The `GZIPInputStream.read()` will be updated to remove the check on `InputStream.available()`. The implementation, after reading a 8 byte GZIP stream trailer, will now attempt to read a GZIP stream header from the underlying input stream. If the additional `read()`s on the underlying input stream return enough bytes and those bytes represent a GZIP stream header, then the `GZIPInputStream.read()` method will consider that there is a concatenated GZIP stream and it will continue to return the uncompressed data even from the concatenated stream. If however, the `read()`s on the underlying input stream don't return enough bytes or the returned bytes don't represent a GZIP stream header, then the `GZIPInputStream` will be marked as having reached the end of compressed input stream.

Specification
-------------
There are no specification changes.



Comments
21-pool was required to be added, I did miss adding it by mistake.

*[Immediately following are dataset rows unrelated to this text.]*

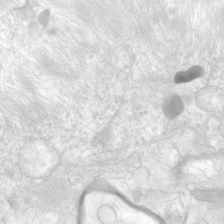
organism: Human
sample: Neocortex
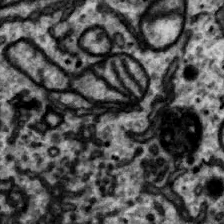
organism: Human
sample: HeLa cells
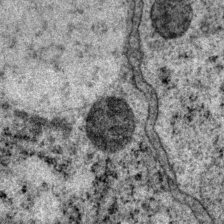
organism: P. pacificus
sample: Pharynx
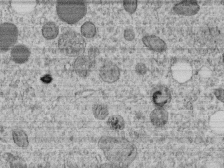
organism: C. elegans
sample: C. elegans embryo early stage
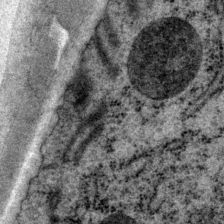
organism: P. pacificus
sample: Pharynx
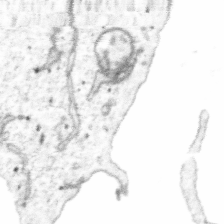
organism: Human
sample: HeLa cells
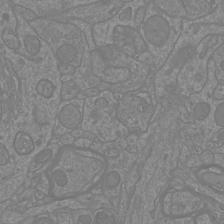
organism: Mouse
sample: Cortical neurons
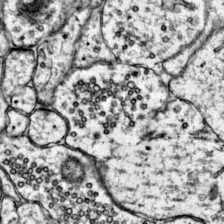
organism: Mouse
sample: Primary visual cortex
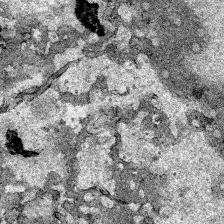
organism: Human
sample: Mitochondria in HCT116 cells
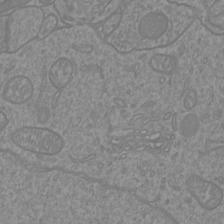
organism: Mouse
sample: Cortical neurons
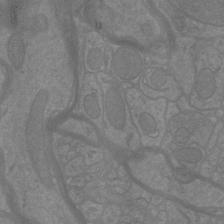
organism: Mouse
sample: Cortical neurons
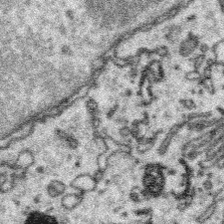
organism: Platynereis dumerilii
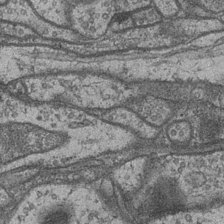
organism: Drosophila
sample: Optic medulla
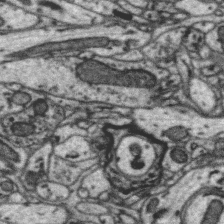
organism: Zebra finch
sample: Brain
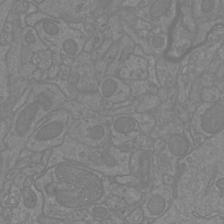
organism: Mouse
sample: Cortical neurons
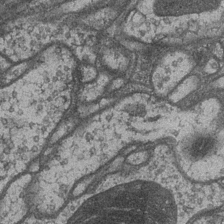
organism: Drosophila
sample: Optic medulla
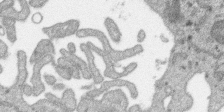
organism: Human
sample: Lung epithelial cells infected with SARS-CoV-2
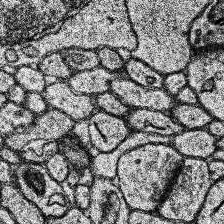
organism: Human
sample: Temporal Lobe
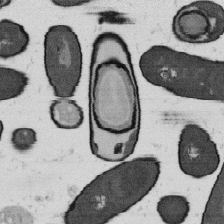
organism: B. subtilis
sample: Bacterial spore
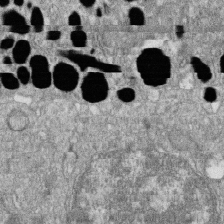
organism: Zebrafish
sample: Cilia; retinal pigment epithelium
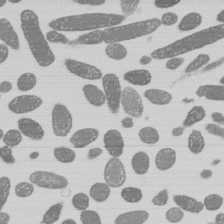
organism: E. coli
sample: Bacterial nucleoid
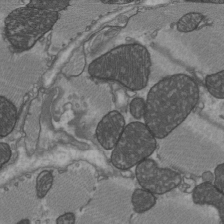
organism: C57BL Mouse
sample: Heart
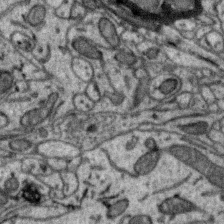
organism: Zebra finch
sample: Brain
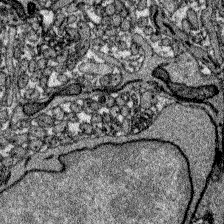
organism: Zebrafish
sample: Larval olfactory bulb
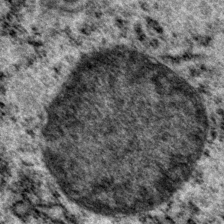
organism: P. pacificus
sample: Pharynx
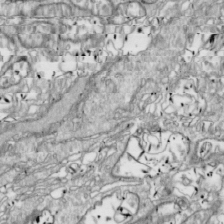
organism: Drosophila
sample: Cell division; meiosis; drosophila spermatocytes
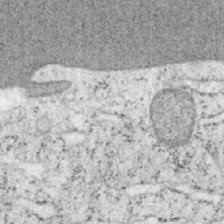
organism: Mouse
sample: OT-I killer T cells with ID8 ovarian cancer cells
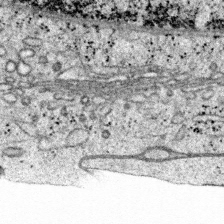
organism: Human
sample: HeLa cells
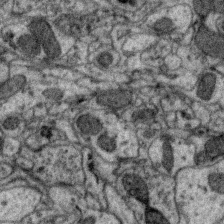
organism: Zebra finch
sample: Brain
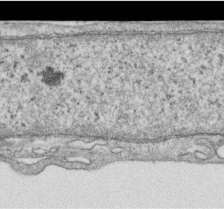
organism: Human
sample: Centriole in RPE cells
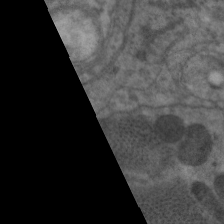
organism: C. elegans
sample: Pharynx
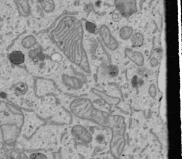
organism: Human
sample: Mitochondria in U2OS cells
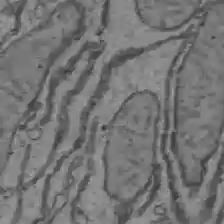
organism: C57BL Mouse
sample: Liver
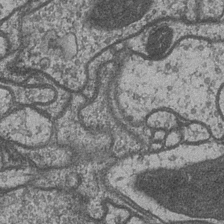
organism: Drosophila
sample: Optic medulla
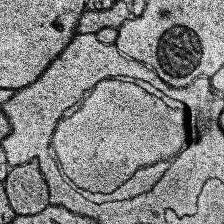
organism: Human
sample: Temporal Lobe
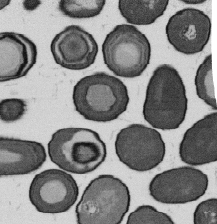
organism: B. subtilis
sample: Bacterial spore
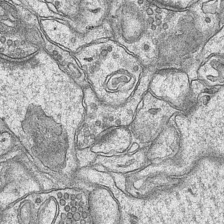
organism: Mouse
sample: CA1 Hippocampus
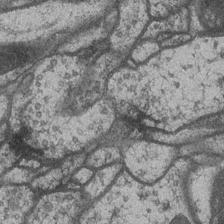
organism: Drosophila
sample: Optic medulla
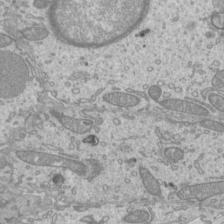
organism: Mouse
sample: Cilia; mouse epididymis
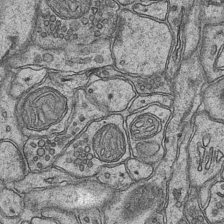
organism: Mouse
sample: CA1 Hippocampus
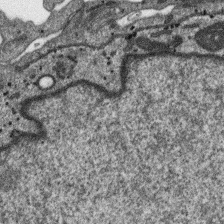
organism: Human
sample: Lung epithelial cells infected with SARS-CoV-2
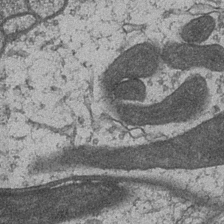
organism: Drosophila
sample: Optic medulla
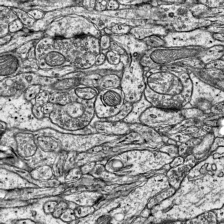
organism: Mouse
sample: Visual Cortex
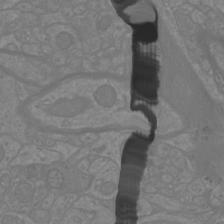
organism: Mouse
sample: Cortical neurons
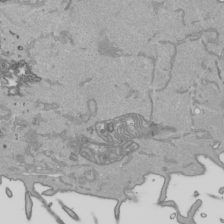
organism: Human
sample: Mitochondria in HCT116 cells
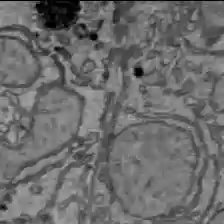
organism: C57BL Mouse
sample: Liver
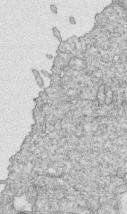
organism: Human
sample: HeLa cell HIV synapse

Thanks [~darcy]
25-06-2025

Updating fixVersion field to be consistent with text of the CSR.
24-06-2025

[~rreddy] can you take a look at the Fix Version labels here? They are inconsistent with the text. I can't seem to take any further steps to fix this without the `21-pool` label.
24-06-2025

It looks like an accidental omission that version 21 is not mentioned in the Fix Version/s list. [~darcy] can you please confirm?
24-06-2025

The description of this CSR notes that it covers 21, 17, and 11, but the "Fix Versions" field has 17, 11, and 8. Is that discrepancy intentional? I'd like to perform the backports and want to ensure it can move ahead for 21.
17-06-2025

Moving to Approved.
28-04-2025

As a reminder, the assignee of a CSR is responsible for advancing it when it is in Provisional state.
22-04-2025

Noting here the discussion I had with Ravi some days back about this backport. My opinion is that the backport of this change into update releases is OK. However, I would suggest that we wait a few more months (3 maybe) before we initiate this backport. The original change, that is being backported, was done in JDK 23, which has been just released. Although the change is isolated and as noted the compatibility risk is low, it would be good to allow applications to start using Java 23 and report any issues related to this change.
04-10-2024

Moving to Provisional. [~jpai] or [~rriggs], please review this backport CSR. [~rreddy], please Finalized this CSR after it has been reviewed.
27-09-2024

This CSR is same as original CSR - JDK-8327489
24-09-2024